IN response to Nust lecturers back at work: The National University of Science and Technology Educators’ Association (Nusteda) is not impressed with poor public relations gimmicks being played by the National University of Science and Technology (Nust) director of information and public relations, Felix Moyo.

Nusteda is also disappointed by misleading and misinforming statements made by the Student Representative Council (SRC)’s president, Lucky Muza.

Last but not least, the association is appalled by poor journalism that has been practised so far by all media houses that have reported on the union’s suspension of services from part-time lectures they were offering to Nust parallel and masters students.

From ZBC, to the Southern Eye, the real issues concerning this suspension of services have not been represented well.

As a result par t time students who are supposed to be receiving services from these lecturers now even have the guts to rudely refer to the lecturers’ action as a, “selfish strategy”.

Nusteda’s official response: Nust lecturers have resumed normal work after embarking on a three-week go-slow in protest at the institution’s failure to pay them their salaries. It is Nusteda official position that the suspension of services by lecturers in all part-time programmes is not a go-slow or a strike.

It is simply a total suspension of services in reaction to the university management’s breach of contract to the lecturers concerned.

It should be made clear that lecturers entered contracts with the university management in which they would provide their services and get paid upon fully providing these services.

For two semesters (second semester of the 2012 to 2013 academic years, and first semester of the 2013 to 2014 academic year) lecturers worked their hearts out during evenings and on weekends, but up to now they have not been paid.

Having had a meeting with management on February 28, and being told that they might be paid in full in 2015, it is clear that the university’s management has breached contracts signed in previous semesters and they are in repudiation of contracts signed in this current semester since they would clearly not be able to pay for services provided once the semester is over.

It does not take a rocket scientist to realise that if you are in a contract and one party does not keep their end of the bargain and further indicates that they it not be able to stick to the dictates of a running contract, it is as good as not being in any agreement at all.

It is for this reason that lecturers, as learned and wise as they are, decided to stop offering their services.

Management clearly does not prioritise paying them for services they offer. Management is in breach of previous contracts, and they are in technical repudiation of the current semester contracts, so this is not a strike.

It is not a go-slow. It is a total ‘cutting off’ or “withdrawal” or “suspension” of services following the university management’s breach and repudiation of contracts. There is nothing illegal about it!

“I can confirm that the lecturers at the university have since resumed delivering their services to the parallel students and in line with missed lectures.
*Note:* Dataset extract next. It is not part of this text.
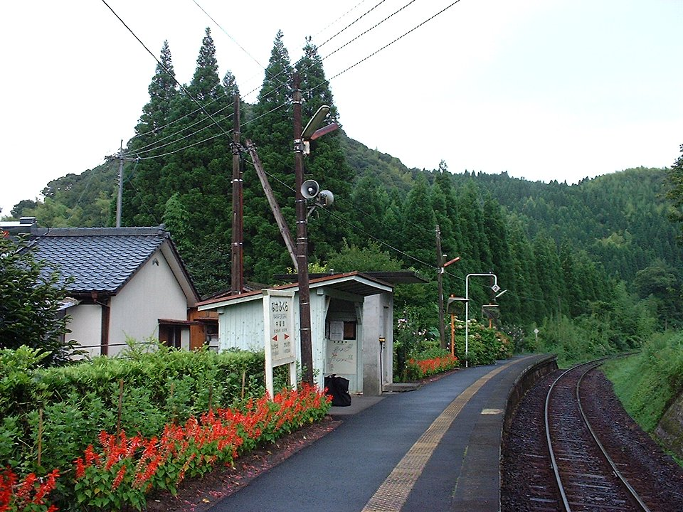 肥薩線中福良駅 2003年8月7日 Bakkai撮影

Each lecturer must do something to cover the missed lectures,” Moyo said.

“Nust Students Representative Council president Lucky Muza also confirmed that the lectures had resumed work — It is true that the situation is under control as the lecturers who had embarked on an illegal go-slow initiative have since resumed their work,” he said.”

Nusteda completely denies this. This is a thick lie. Management never sat in any meeting with Nusteda in which it was agreed that lecturers were going to resume delivering their services to parallel students.

Actually it was the chairperson of the Nust senate, Lindela Ndlovu (who is also the vice-chancellor of the institution) who declared to senate that deans of faculties and chairpersons of departments were supposed to order lecturers to resume delivering their services to parallel students and hand in names of those who were not doing so to the registrar.

He based his declaration on a meeting that had transpired at the Labour and Social Services ministry offices on March 18 2014, in which the labour officer Gijima stated that the lecturers had not given a 14 day notice of intention to strike before suspending their services.

She also said that since they were attending conciliation meetings at the Labour and Social Services ministry, the suspension of services had to be called off during the talks.

It is in this light that those who were representing the Nust management then informed the vice-chancellor that the suspension of services by lecturers was illegal.

The real issue here is that neither the labour officer nor the Nust senate has any power to determine the legality or illegality of the lecturer’s suspension of services.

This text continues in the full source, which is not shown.